Workflow:Ggml org Llama cpp OpenAI Compatible Server
| Knowledge Sources | |
|---|---|
| Domains | LLMs, Inference, API_Server, Deployment |
| Last Updated | 2026-02-14 22:00 GMT |
Overview
End-to-end process for deploying a GGUF model as an OpenAI-compatible HTTP server with multi-user support, streaming, and continuous batching.
Description
This workflow covers deploying a language model as an HTTP API server that implements the OpenAI API specification. The server provides endpoints for chat completions, text completions, embeddings, and reranking, making it a drop-in replacement for the OpenAI API with local model inference. It supports concurrent multi-user access through a slot-based system with continuous batching, streaming responses via Server-Sent Events, grammar-constrained output (JSON mode, function calling), multimodal inputs (images, audio), speculative decoding for faster generation, and a built-in web UI for interactive use.
Usage
Execute this workflow when you need to serve a GGUF model as an API endpoint for applications that consume the OpenAI API format. This is appropriate for local development servers, production deployments, integration with existing OpenAI-compatible clients and frameworks (LangChain, OpenAI Python SDK), or multi-user inference serving.
Execution Steps
Step 1: Build the Server Binary
Compile the llama-server binary from the llama.cpp source.
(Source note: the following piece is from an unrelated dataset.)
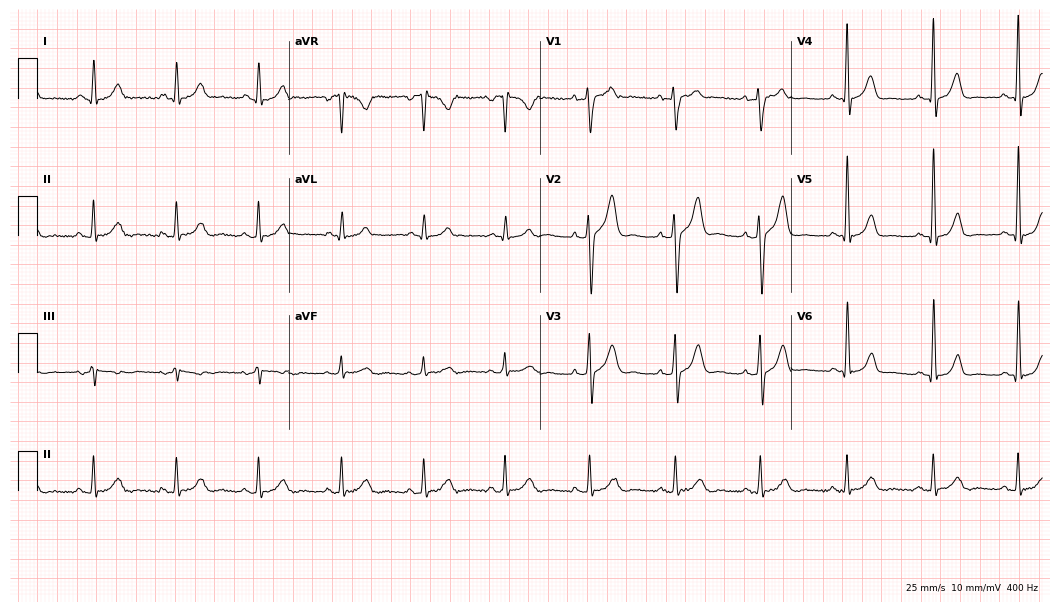
12-lead ECG from a 40-year-old male patient. Recorded interpretation: within normal limits.

The server is built as part of the standard CMake build and links against the core llama library plus an embedded HTTP server (httplib).
Key considerations:
- Enable GPU backend support (CUDA, Metal, Vulkan) at build time for GPU acceleration
- TLS/HTTPS support requires OpenSSL development libraries
- Pre-built binaries and Docker images are available as alternatives to building from source
Step 2: Configure Server Parameters
Determine the server configuration including model path, context size, number of parallel slots, host/port binding, and optional features. Key parameters control the trade-off between concurrency, memory usage, and response quality.
Key considerations:
- Number of parallel slots (--parallel) determines concurrent request capacity
- Context size is shared across all slots (total_ctx = n_ctx * n_parallel)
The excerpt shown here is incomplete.